Ahlmann-Eltze, Huber, and Anders tested a set of what are called single-cell foundation models that have been trained on this sort of gene activity data. The "single cell" portion indicates that these models have been trained on gene activity obtained from individual cells rather than a population average of a cell type. Foundation models mean that they have been trained on a broad range of data but will require additional training before they're deployed for a specific task.

Underwhelming performance

The task in this case is predicting how gene activity might change when genes are altered. When an individual gene is lost or activated, it's possible that the only messenger RNA that is altered is the one made by that gene. But some genes encode proteins that regulate a collection of other genes, in which case you might see changes in the activity of dozens of genes. In other cases, the loss or activation of a gene could affect a cell's metabolism, resulting in widespread alterations of gene activity.

Things get even more complicated when two genes are involved. In many cases, the genes will do unrelated things, and you get a simple additive effect: the changes caused by the loss of one, plus the changes caused by the loss of others. But if there's some overlap between the functions, you can get an enhancement of some changes, suppression of others, and other unexpected changes.

To start exploring these effects, researchers have intentionally altered the activity of one or more genes using the CRISPR DNA editing technology, then sequenced every RNA in the cell afterward to see what sorts of changes took place. This approach (termed Perturb-seq) is useful because it can give us a sense of what the altered gene does in a cell. But for Ahlmann-Eltze, Huber, and Anders, it provides the data they need to determine if these foundation models can be trained to predict the ensuing changes in the activity of other genes.

Starting with the foundation models, the researchers conducted additional training using data from an experiment where either one or two genes were activated using CRISPR. This training used the data from 100 individual gene activations and another 62 where two genes were activated. Then, the AI packages were asked to predict the results for another 62 pairs of genes that were activated. For comparison, the researchers also made predictions using two extremely simple models: one that always predicted that nothing would change and a second that always predicted an additive effect (meaning that activating genes A and B would produce the changes caused by activating A plus the changes caused by activating B).

They didn't work. "All models had a prediction error substantially higher than the additive baseline," the researchers concluded. The result held when the researchers used alternative measurements of the accuracy of the AI's predictions.
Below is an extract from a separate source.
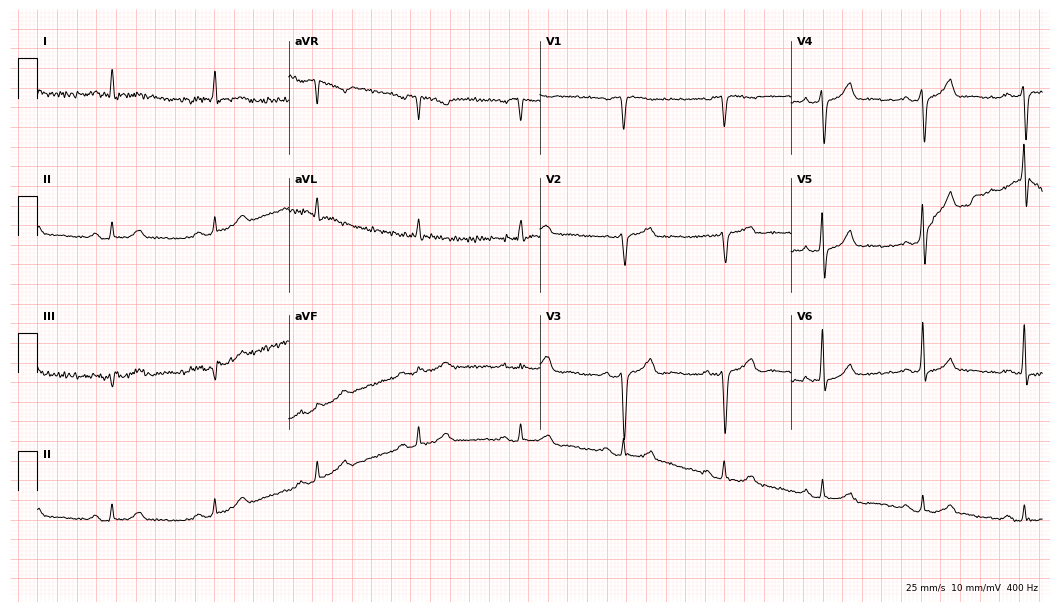
Resting 12-lead electrocardiogram. Patient: a male, 77 years old. None of these six findings is recorded: first-degree AV block, right bundle branch block, left bundle branch block, sinus bradycardia, atrial fibrillation, sinus tachycardia.

The gist of the problem seemed to be that the trained foundation models weren't very good at predicting when the alterations of pairs of genes would produce complex patterns of changes—when the alteration of one gene synergized with the alteration of a second. "The deep learning models rarely predicted synergistic interactions, and it was even rarer that those predictions were correct," the researchers concluded. In a separate test that looked specifically at these synergies between genes, it turned out that none of the models were better than the simplified system that always predicted no changes.

Not there yet

The overall conclusions from the work are pretty clear. "As our deliberately simple baselines are incapable of representing realistic biological complexity yet were not outperformed by the foundation models," the researchers write, "we conclude that the latter’s goal of providing a generalizable representation of cellular states and predicting the outcome of not-yet-performed experiments is still elusive."

It's important to emphasize that "still elusive" doesn't mean we're incapable of ever developing an AI that can help with this problem. It also doesn't mean that this applies to all cellular states (the results are specific to gene activity), much less all of biology. At the same time, the work provides a valuable caution at a time when there's a lot of enthusiasm for the idea that AI's success in a couple of areas means we're on the cusp of a world where it can be applied to anything.

Nature Methods, 2025. DOI: 10.1038/s41592-025-02772-6  (About DOIs).